Twitter, as ever, summed it up in 140 characters: ” Cutting housing benefit to under 25s might save you £2bn.  Well done.  Collecting the tax will save you £76 bn.  Happy to help.”

Only connect.

Meanwhile, here is the response I sent last week to the consultation on “possible changes to income tax rules on interest” – yes, I responded to all the ones that closed on Friday, I just didn’t have time to blog about it last week!  But there is a connection to today’s action, in that this is yet another consultation document that has a sloppy impact assessment that doesn’t make any compelling case for change, which is of course the point of doing the thing in the first place.  There’s an inbuilt cost to businesses and the rest of us in making any change to tax law at all – the cost of people having to learn about the changes and implement any changes to their own systems when they could otherwise be spending their time making widgets and earning profits.  So it’s one of the basic tenets of better regulation that you only make changes when the benefits justify the costs.

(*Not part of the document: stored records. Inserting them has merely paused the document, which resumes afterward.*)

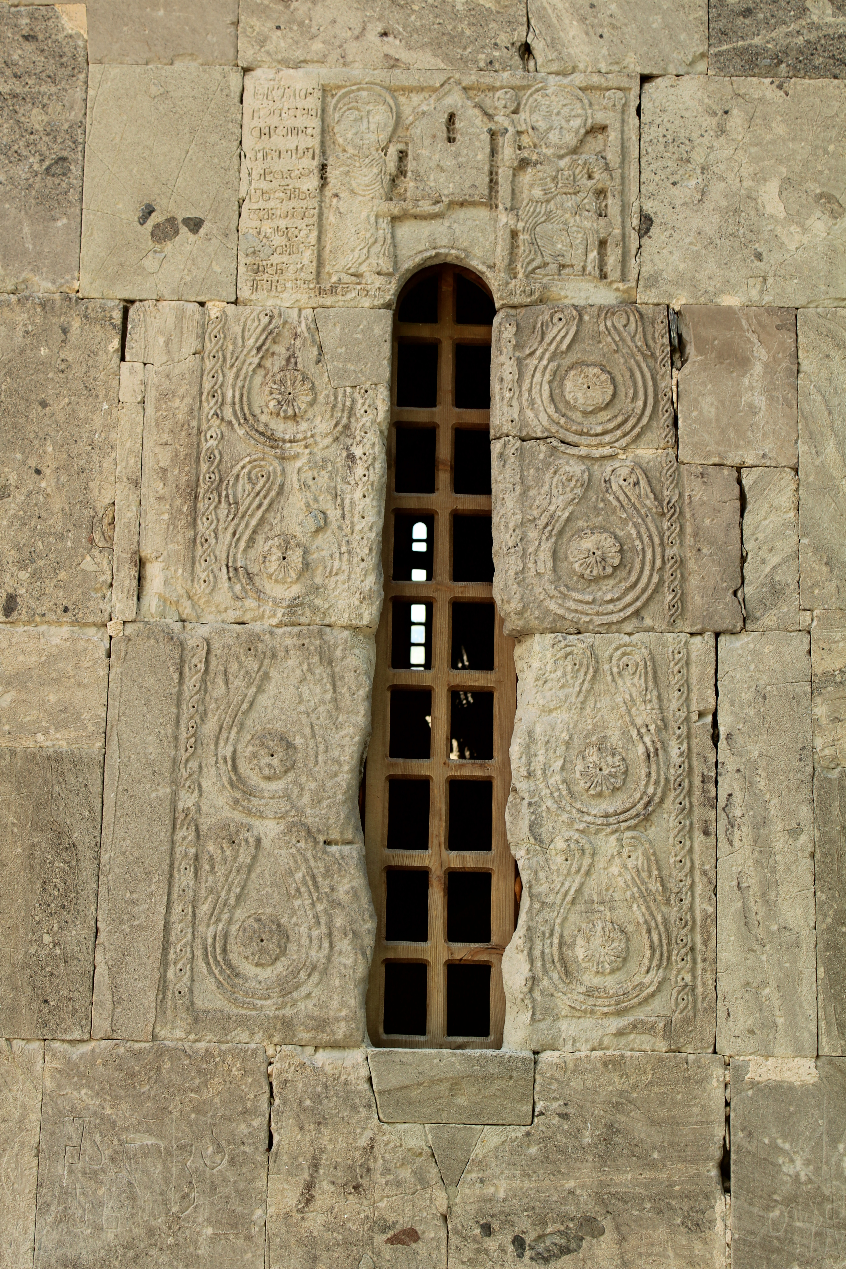 მთავარი ეკლესია
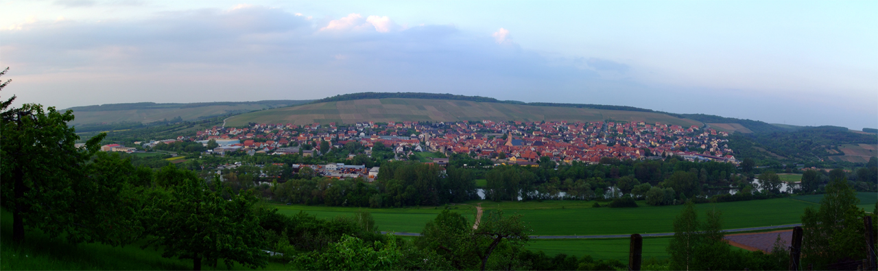 Eibelstadt von der gegenüberliegenden Mainseite aus fotografiert Uhrzeit: 20:24
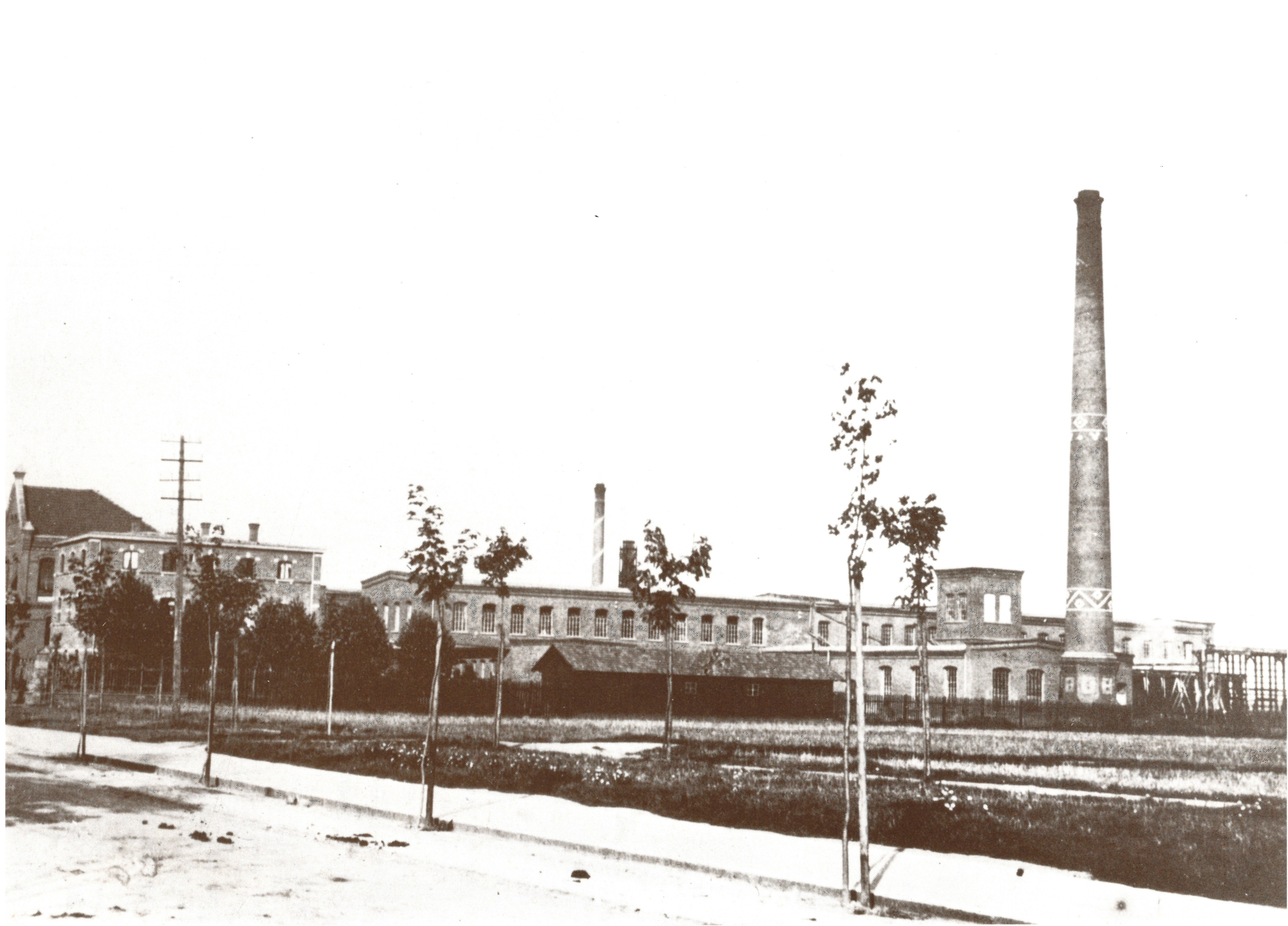 Schweinfurt Fotografie nach 1896: Friedrich Fischer "Erste Automatische Gußstahlkugel-Fabrik"
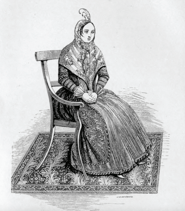 הנוסעת הבריטית הראשונה שנסעה לסקר את המצב בפרס בתקופת הבאב
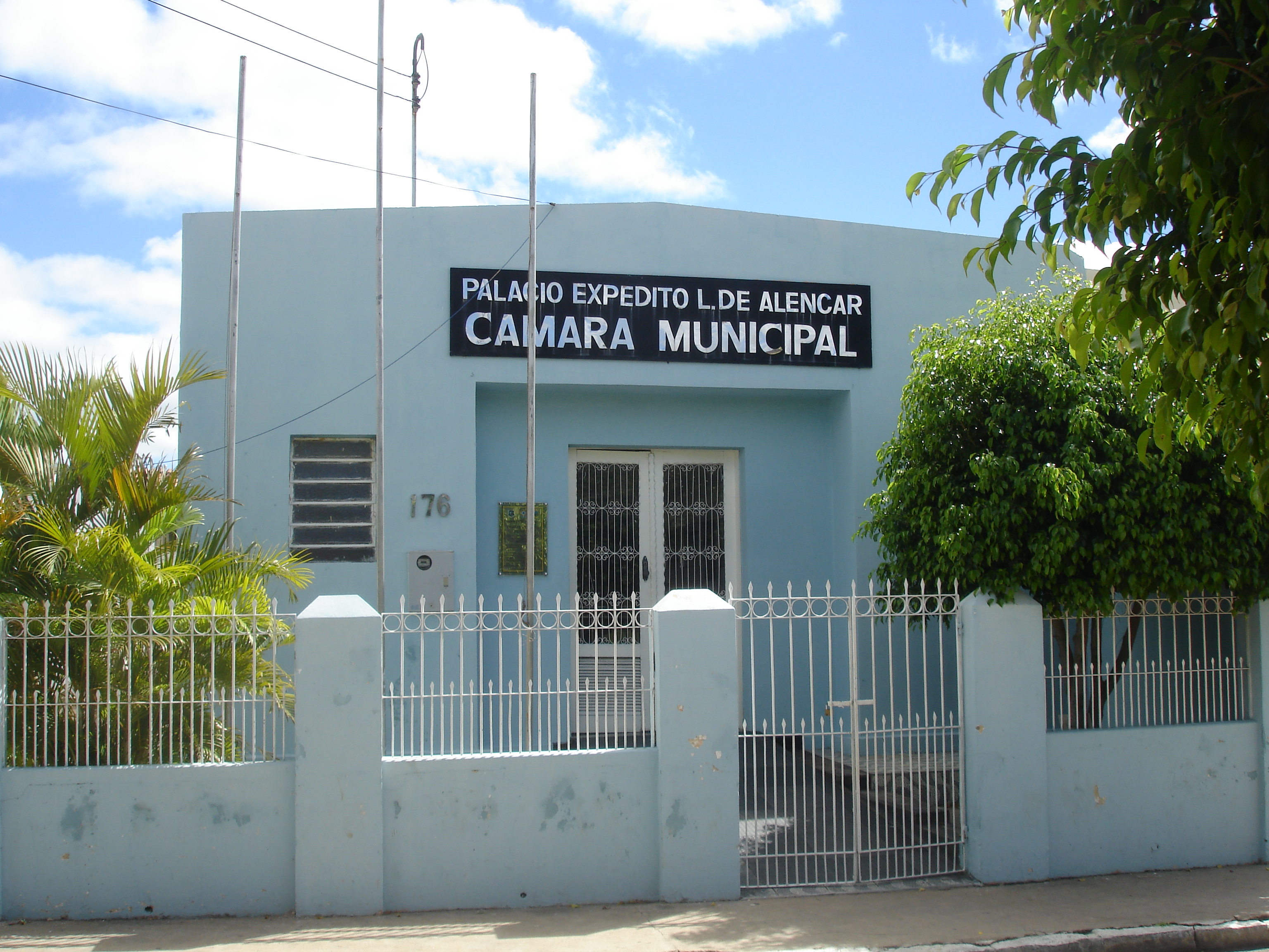 Poder Legislativo de Potengi - Câmara Municipal
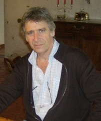 Yves Duteil, chanteur français.
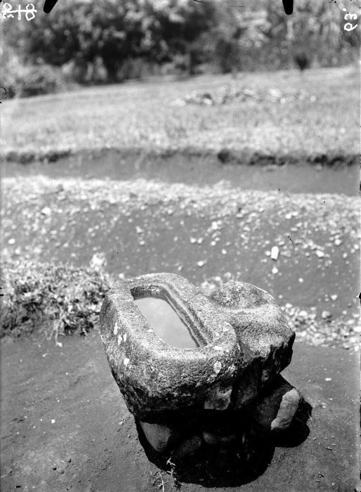 Negatief. Megalitische trog te Tebatgoenoeng
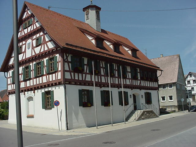 Laichingen, historická budova mezi náměstím a kostelem
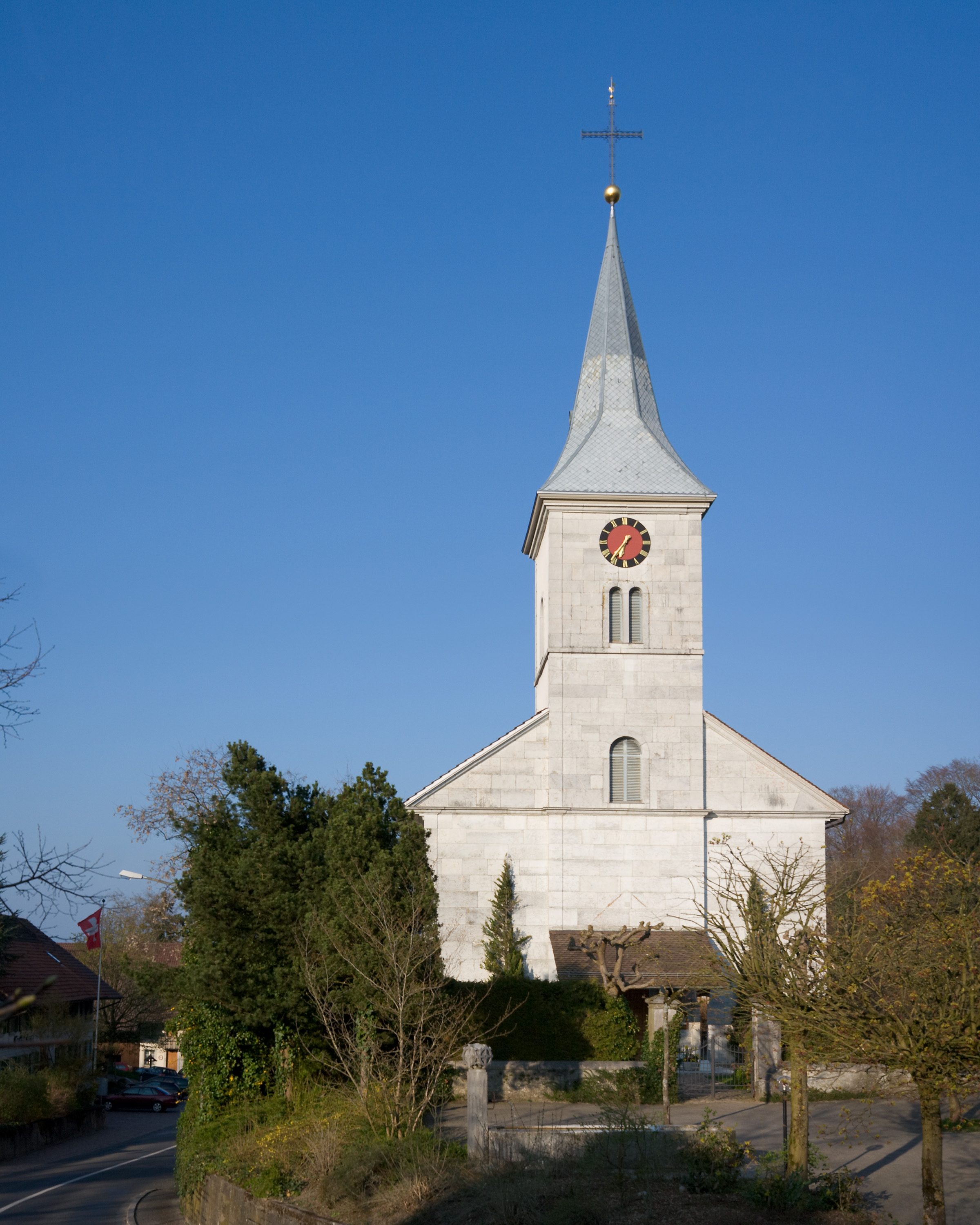 Kirche Mühledorf, Kanton Solothurn, Schweiz
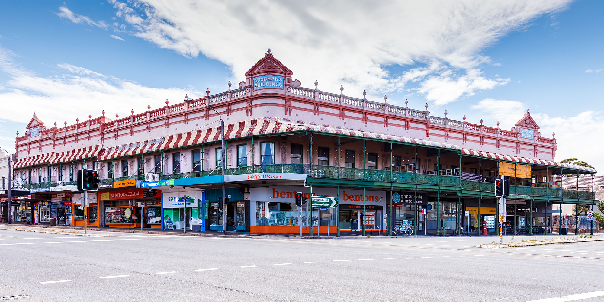 Goodman's Buildings
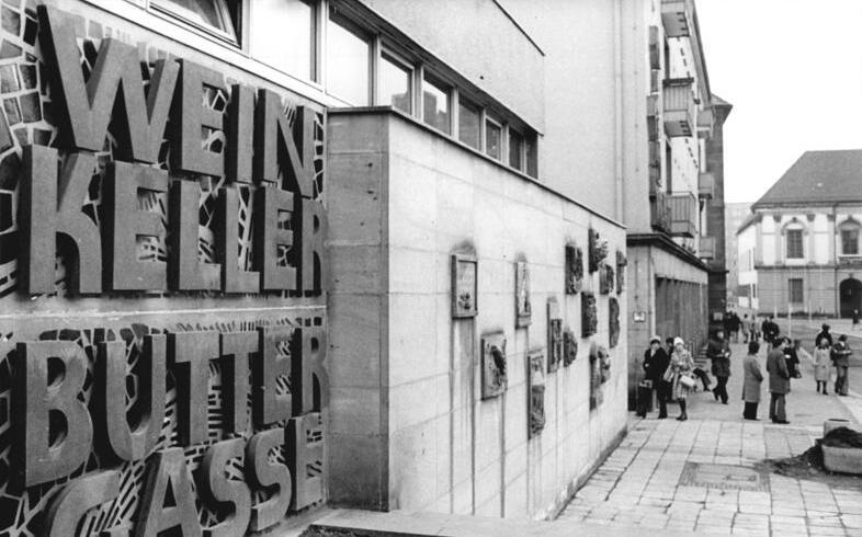 Magdeburg, "Alter Markt", Weinkeller, Gaststätte Zum Beitrag "Buttergasse-Überraschung unter dem Magdeburger Alten Markt" Die Entdeckung des Weinkellers "Buttergasse" in Magdeburg wurde schon für manchen Besucher der Elbestadt zum Erlebnis. Dieser Weinkeller wurde in fast 750 Jahre alte Gewölbe unter dem Alten Markt eingerichtet, die ehemals eine von vier Kaufhallen bildeten und die, unter dem Schutt von Jahrhunderten begraben, lange Zeit in Vergessenheit geraten waren. (Bitte beachten Sie hierzu auch die Fotos R0405-339N und 341N sowie 342N!)
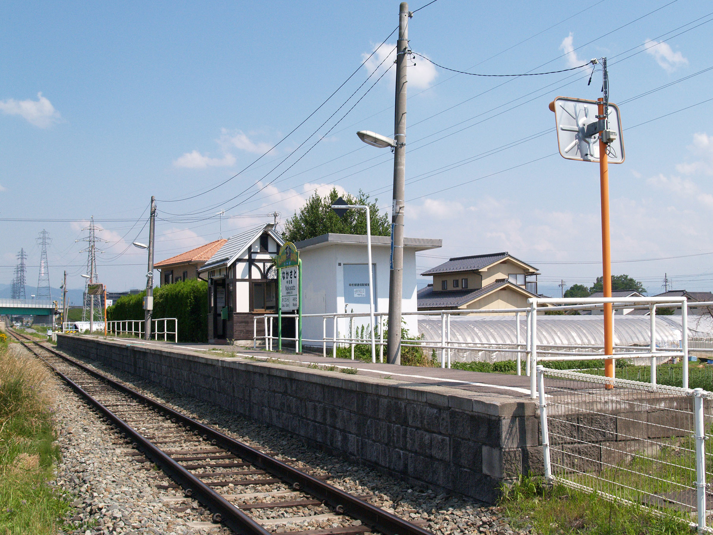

Is the current crop of consultations a bit woolly on the whole cost/benefit analysis side because they’re just going through the motions of consultation, or have they genuinely not got the resources any more to do the basic analysis work that ought to underpin any changes to legislation?

Anyone?

Possible changes to income tax rules on interest: consultation response

Dear Tony

This is an individual response to the consultation and will also be published over the next couple of days (with commentary) on my blog, http://tiintax.com.
I cannot see that the case is made for any changes to take place.  Although the impact assessment shows a 200m exchequer impact on the possible withdrawal of an exemption for intra-group Eurobonds, the remainder of the proposals are said to lead to “improved rules on the taxation of interest and interest-like returns” but what the “improvement” represents is not clear and there is no quantification of any impact on individuals, businesses or HMRC.  There is no cost/benefit analysis which would justify the change, and no compelling case for change is made elsewhere in the document.
It also seems to me that this is a consultation which would have benefited from a step back and look at the whole interest question in the round – the consultation is said to cover “the income tax rules on the taxation of interest and interest-like returns” but not to cover proposed “changes to the procedures for the collection of income tax deducted at source by companies, local authorities and individuals”.  Why not?  Wouldn’t it have been sensible to have looked at the taxation of interest – all interest – at once and made much more radical simplification?